A striking pattern of SZP localization in bovine cartilage, with load-bearing regions exhibiting increased SZP expression, was identified in a previous study (3). Regional SZP patterns were regulated by a mechanical shear force through transforming growth factor β receptor type I (TGFβRI) kinase activity and subsequent phospho-Smad2/3 activity, and were correlated with tribological behavior. Direct relationships were observed between the highest SZP expression, the maximum contact pressure, and the lowest friction coefficient. However, it is unknown whether regional SZP expression patterns also exist in human joints.
OA is a degenerative joint disease and the most common form of arthritis, affecting tens of millions of people in the US (4). The etiologies of this disease are largely unknown, but likely involve multiple factors, including a biochemical imbalance between catabolic and anabolic factors and a progressive surface degradation caused by mechanical wear (3). In the most extreme cases, the cartilage may be completely worn away, resulting in direct bone-to-bone contact that requires late-stage treatment strategies, including total knee arthroplasty. Although the decrease in synovial fluid lubricin concentration observed after anterior cruciate ligament injury may increase the risk of wear-induced joint damage due to the lack of effective boundary lubrication (5), whether SZP is present in cartilage and synovial fluid at advanced stages of OA is unknown. Thus, the objective of this study was to investigate the localization and concentration of SZP in the articular cartilage and synovial fluid of patients with advanced OA and to correlate the SZP content with the articular surface friction coefficient, OA severity, and levels of proinflammatory cytokines.
MATERIALS AND METHODS
Multiple human tissue sources were used to study joint biochemistry and tribology.
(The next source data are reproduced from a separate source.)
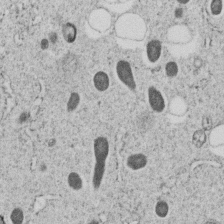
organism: C. elegans
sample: C. elegans embryo early stage
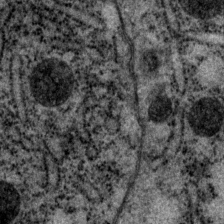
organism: P. pacificus
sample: Pharynx
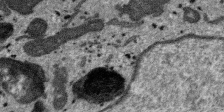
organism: Human
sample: Lung epithelial cells, uninfected (mock) control
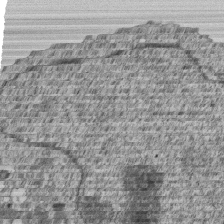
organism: Human
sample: MDA-MB-231 cells
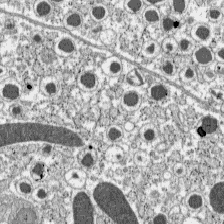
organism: C57BL Mouse
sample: Pancreatic islet
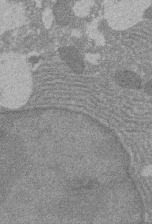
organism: Rat
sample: Salivary granule
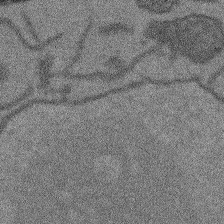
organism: Arabidopsis thaliana
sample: Root tip
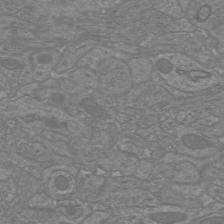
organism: Mouse
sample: Cortical neurons
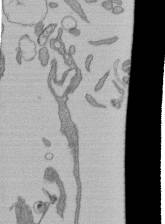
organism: Human
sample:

Twenty-one patients (11 men and 10 women) with an average age of 66 years (range 44–79 years) who were undergoing elective surgery for joint replacement were included in the study and served as the primary tissue source. The study was approved by the Institutional Review Board of the University of California, Davis. Both osteochondral tissue and synovial fluid were collected at the time of surgery. Cylindrical osteochondral samples (with a diameter of 5 mm and a length of 5 mm) were harvested from standardized locations on the femur (lateral anterior, lateral posterior, medial anterior, and medial posterior) using a coring reamer and custom cutting jig (Figure 1A) (3). Lateral anterior and medial anterior locations were from joint regions of relatively high contact pressure, whereas lateral posterior and medial posterior locations were from joint regions of relatively low contact pressure. Major advantages with this approach are reduced (e.g., genetic) variation among multiple OA tissue donors and the possibility of sampling from a continuum of structural damage (minimal to advanced) within a single subject's joint. Thus, 3 samples from each location were used for protein quantification, histochemical analysis, and tribological testing (as described below). Samples were numerically labeled and stored at −80°C until used for further study.
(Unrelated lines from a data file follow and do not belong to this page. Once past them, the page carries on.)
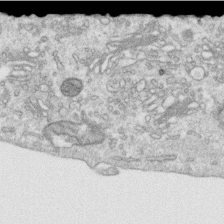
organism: Human
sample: Centriole in RPE cells
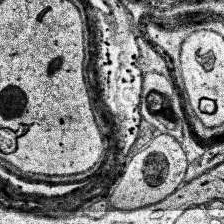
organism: Human
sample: Temporal Lobe
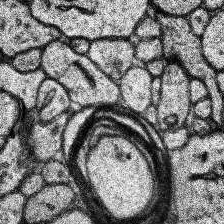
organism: Human
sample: Temporal Lobe

Additional samples were obtained from donated body program and tissue bank sources for a limited comparison with representative normal tissue. Tissue was harvested as described above from subjects obtained through the donated body program following radiographic screening for signs of cartilage degeneration. Two subjects (both women) with an average age of 54 years (range 52–56 years) were included. Additionally, allograft material was obtained from a single subject. Osteochondral samples (with a diameter of 8 mm and a thickness of 5 mm) from this subject were harvested from the lateral anterior and lateral posterior locations and used for histochemical analysis.
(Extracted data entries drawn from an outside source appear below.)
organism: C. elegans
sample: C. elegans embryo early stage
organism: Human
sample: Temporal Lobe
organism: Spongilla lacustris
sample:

Protein was extracted from tissue samples using a tissue homogenizer and 1 ml of 4M guanidine HCl (pH 7.2) supplemented with 0.2% CHAPS, 10 mM EDTA, 0.05M Tris, and protease inhibitor cocktail (Sigma-Aldrich). Homogenized tissue was centrifuged at 14,000g for 10 minutes. The supernatant was buffer exchanged with 6M urea containing 0.05M Tris (pH 7.4) using Centricon filter devices (Millipore).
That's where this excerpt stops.